Unabhängig davon registrierte San Francisco allein in diesem Jahr schon 55 Vorfälle, bei denen Robotaxis den Weg von Rettungshelfern blockiert haben. Die Feuerwehr beklagte sich über zugeparkte Ausfahrten, über Fahrzeuge, die auf Schläuchen standen, und Behinderungen während Löscharbeiten.

Der Technologie-Experte Paul Leonardi von der University of California in Santa Barbara meint, es sei naiv, davon auszugehen, dass die Robotaxis von Anfang an perfekt funktionieren würden. Die Fahrzeuge lernten ständig hinzu, indem sie Erfahrung sammelten – wie etwa das nun im Beton stecken gebliebene Auto. „Es hat gelernt, was es das nächste Mal in einer solchen Situation anders machen soll“, erklärt Leonardi.

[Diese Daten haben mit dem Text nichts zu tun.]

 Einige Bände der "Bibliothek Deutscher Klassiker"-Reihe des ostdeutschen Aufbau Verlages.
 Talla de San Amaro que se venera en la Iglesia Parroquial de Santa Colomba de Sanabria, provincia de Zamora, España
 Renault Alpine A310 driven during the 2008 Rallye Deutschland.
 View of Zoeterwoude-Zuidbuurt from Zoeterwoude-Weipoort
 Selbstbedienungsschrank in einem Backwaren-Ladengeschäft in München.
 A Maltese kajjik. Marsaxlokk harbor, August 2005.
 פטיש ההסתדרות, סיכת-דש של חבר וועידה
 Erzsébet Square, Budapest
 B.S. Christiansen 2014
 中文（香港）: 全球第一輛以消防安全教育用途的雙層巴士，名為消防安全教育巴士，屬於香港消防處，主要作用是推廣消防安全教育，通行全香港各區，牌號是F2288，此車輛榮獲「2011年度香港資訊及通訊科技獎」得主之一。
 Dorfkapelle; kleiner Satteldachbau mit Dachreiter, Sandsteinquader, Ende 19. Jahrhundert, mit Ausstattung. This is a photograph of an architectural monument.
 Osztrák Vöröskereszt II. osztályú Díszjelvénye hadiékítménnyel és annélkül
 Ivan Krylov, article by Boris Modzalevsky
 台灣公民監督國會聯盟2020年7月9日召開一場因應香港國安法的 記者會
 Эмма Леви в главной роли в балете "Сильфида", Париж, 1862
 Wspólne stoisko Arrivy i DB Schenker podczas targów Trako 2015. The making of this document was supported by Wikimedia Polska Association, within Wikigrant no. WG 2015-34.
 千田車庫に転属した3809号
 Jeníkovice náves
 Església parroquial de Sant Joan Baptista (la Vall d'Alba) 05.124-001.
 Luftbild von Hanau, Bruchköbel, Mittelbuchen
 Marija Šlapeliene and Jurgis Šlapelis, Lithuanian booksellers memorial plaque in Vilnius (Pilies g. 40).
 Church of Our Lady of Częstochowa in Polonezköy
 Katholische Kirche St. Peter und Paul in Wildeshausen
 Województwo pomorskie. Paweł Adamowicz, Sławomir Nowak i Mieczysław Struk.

Die Betreiber des Robotaxis betonen, dass es während der Testphase keine Unfälle mit schweren Personenschäden gegeben habe. In ganzseitigen Zeitungsanzeigen verweist Cruise darauf, dass „Menschen fürchterliche Fahrer“ seien. Angesichts von 42 795 Verkehrstoten 2022 machten selbstfahrende Autos die Straßen tatsächlich sicherer.

Und was ist mit den Jobs Tausender zuverlässiger Taxifahrer?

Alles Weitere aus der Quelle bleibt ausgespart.